CXCL4 inhibits the early steps of the HIV-1 replication cycle. (A) Time dependence of CXCL4 sensitivity as evaluated using the MAGI assay. Enumeration of blue cells after 48 h denotes the completion of a single infectious cycle of HIV-1. To reduce interexperimental variability, the data were normalized with respect to the number of blue cells detected in control cultures (C) not treated with CXCL4. CXCL4 was added at different times relative to infection with HIV-1 IIIB or HIV-1 BaL, and the test was developed after 48 h of infection. Results shown are from a representative experiment performed in duplicate wells. (B) Effect of CXCL4 on HIV-1 attachment. The attachment assay was performed using activated primary human CD4+ T cells incubated with the infectious stock of a CXCL4-sensitive primary HIV-1 isolate (92HT599; R5X4). Virus attachment was measured as the total amount of cell-associated HIV-1 p24 Gag protein after subtraction of background p24 levels (measured in cells incubated with the virus at 4 °C and then treated with trypsin to remove cell surface-bound HIV-1 virions). (C) Effect of CXCL4 on HIV-1 entry. For the entry assay, at the end of the incubation period the cells were treated with trypsin to remove residual extracellular virions bound to the external surface of the cells. Virus entry was measured as the amount of trypsin-resistant, intracellular p24 protein. The recombinant chemokines and the anti-CD4 mAb (RPA-T4) were used at 5 μg/mL; peptide T20 was used at 50 μg/mL. Data represent mean values (±SD) from at least three independent experiments. *P < 0.05 and **P < 0.001 vs. untreated control by paired two-tailed Student t test.

Fig. 3.

CXCL4 directly interacts with the major HIV-1 envelope glycoprotein, gp120. (A) Capture of HIV-1 virions (strain IIIB; X4) by CXCL4-armed immunomagnetic beads.

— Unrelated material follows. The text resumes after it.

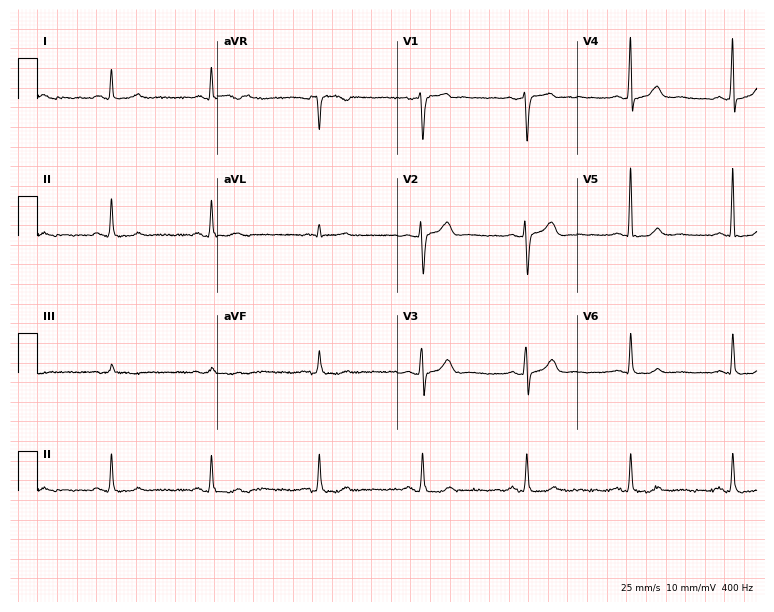
ECG — a 61-year-old man. Labelled as a normal ECG.

Polyclonal goat anti-CXCL4 IgG and irrelevant goat IgG were used at 20 μg/mL; anti-CXCL4 mAbs (nos. 7951 and 7952) at 5 μg/mL. Data represent mean values (±SD) from at least three independent experiments. **P < 0.001 by paired two-tailed Student t test. (B) Coimmunoprecipitation of the HIV-1 envelope glycoproteins gp120 and gp160 by CXCL4. Assays were performed using the PM1 clone (28) persistently infected with HIV-1 IIIB (X4), which expresses on its surface both gp120 and its uncleaved precursor, gp160. Lane 1, gp120 and gp160 precipitated with CXCL4 and anti-CXCL4 rabbit antiserum; lane 2, anti-CXCL4 rabbit antiserum alone; lane 3, CCL3 with anti-CCL3 rabbit antiserum; lane 4, anti-CCL3 rabbit antiserum alone; lane 5, positive control (direct immunoprecipitation with the anti-gp120 mAb 2G12). (C) Inhibition of HIV-1 virion capture by polyclonal antisera, soluble CD4 (sCD4) and human mAbs directed against HIV-1 gp120. Polyclonal goat antisera against recombinant gp120 outer-domain fragments (PB1 and PB1 Sub 7) were used at 1:50 dilution; irrelevant goat IgG at 100 μg/mL; 4-domain sCD4 at 10 μg/mL; human anti-gp120 mAbs at 10 μg/mL. Data represent the mean values (±SD) from at least four independent experiments performed for each inhibitor. *P < 0.05 and **P < 0.01 vs. untreated control by paired two-tailed Student t test.